Recall is the number of true positives divided by the number of true positives and the number of false negatives. To put it in a different way it is the number of +ve forecasts divided by the number of +ve class values in the evaluation data. It is also referred to as the Sensitivity of the True Positive Rate.
Recall can be perceived of as a measure of a classifier’s completeness. A low recall signifies several false negatives.
- The recall of the All No Recurrence model is 0/(0+85) or 0
- The recall of the All Recurrence model is 85/(85+0) or 1.
- The recall of CART is 10/(10+75) or 0.12
As you would expect, the All Recurrence model has a perfect recall as it forecasts “recurrence” for all examples. The recall for CART is lower than that of the All Recurrence model.

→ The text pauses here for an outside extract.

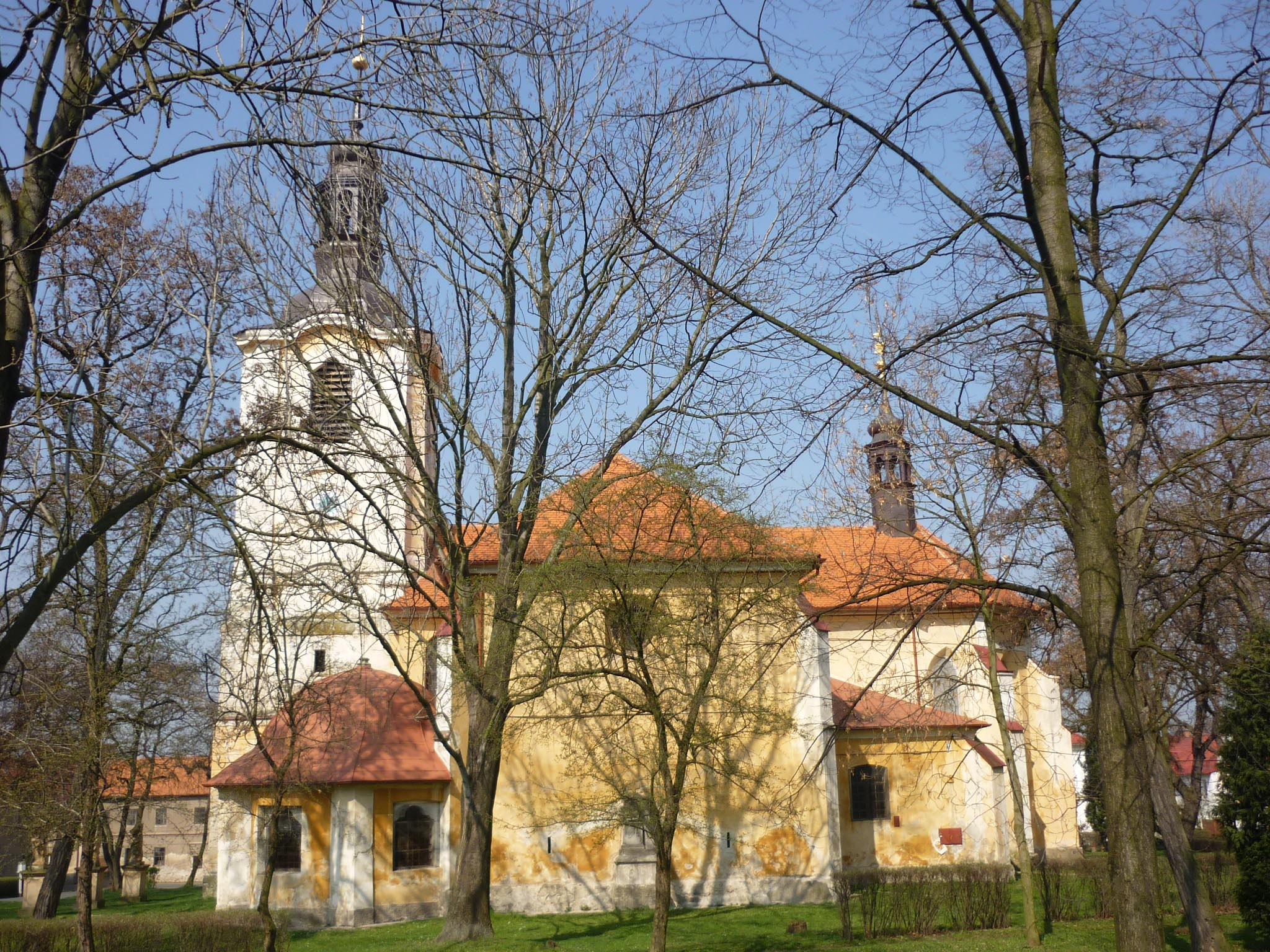 Wallfahrtskirche in Liebeschitz bei Saaz (Libĕšice, Okres Louny)
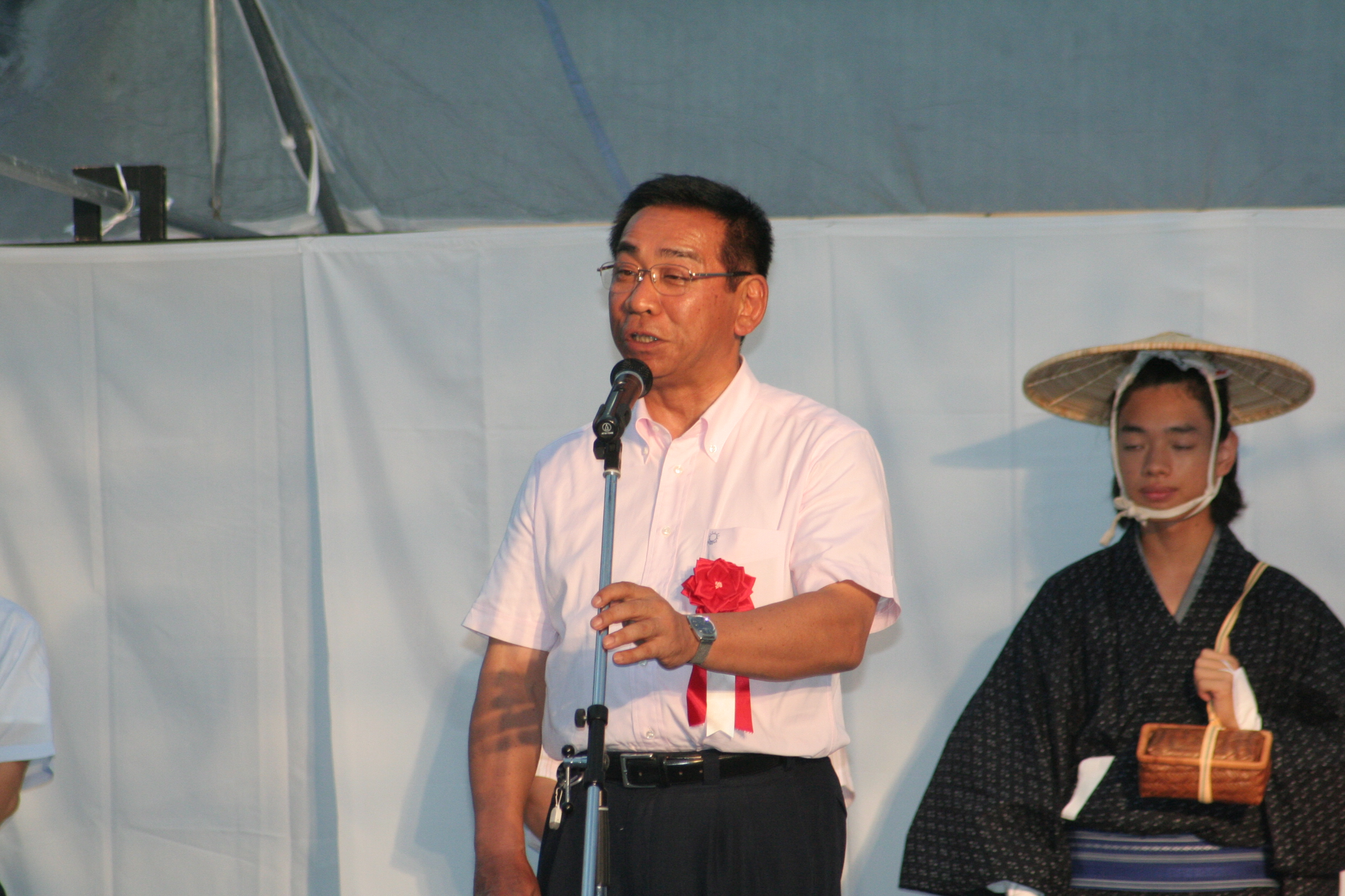 日本の兵庫県の政治家達。お夏清十郎祭にて撮影。松本剛明、戸井田徹、石見利勝の3人。

This can be explained by the massive number (75) of False Negatives forecasted by the CART model.
The F1 Score is the 2*((precision*recall)/(precision+recall)). It is also referred to as the F score or the F measure. To put it differently, the F1 score conveys the balance between the accuracy and the recall.
- The F1 for the All No Recurrence model is 2*((0*0)/0+0) or 0.
- The F1 for the All Recurrence model is 2*((0.3*1)/0.3+1) or 0.46.
- The F1 for the CART model is 2*((0.43*0.12)/0.43+0.12) or 0.19.
If we are seeking to choose a model on the basis of a balance between accuracy and recall, the F1 measure indicates that All Recurrence model is the one to surpass and that CART model is not yet adequately competitive.
In this blog post, you found out about the Accuracy Paradox and problems with a class imbalance when Classification Accuracy alone cannot be trustworthy to choose an adequately performing model.
Through example, you came to know about the Confusion Matrix as a method of detailing the breakdown of errors in forecasts for an unobserved dataset. You learned about measure that summarize the accuracy (exactness) and recall (completeness) of a model and a description of the balance between the two in the F1 score.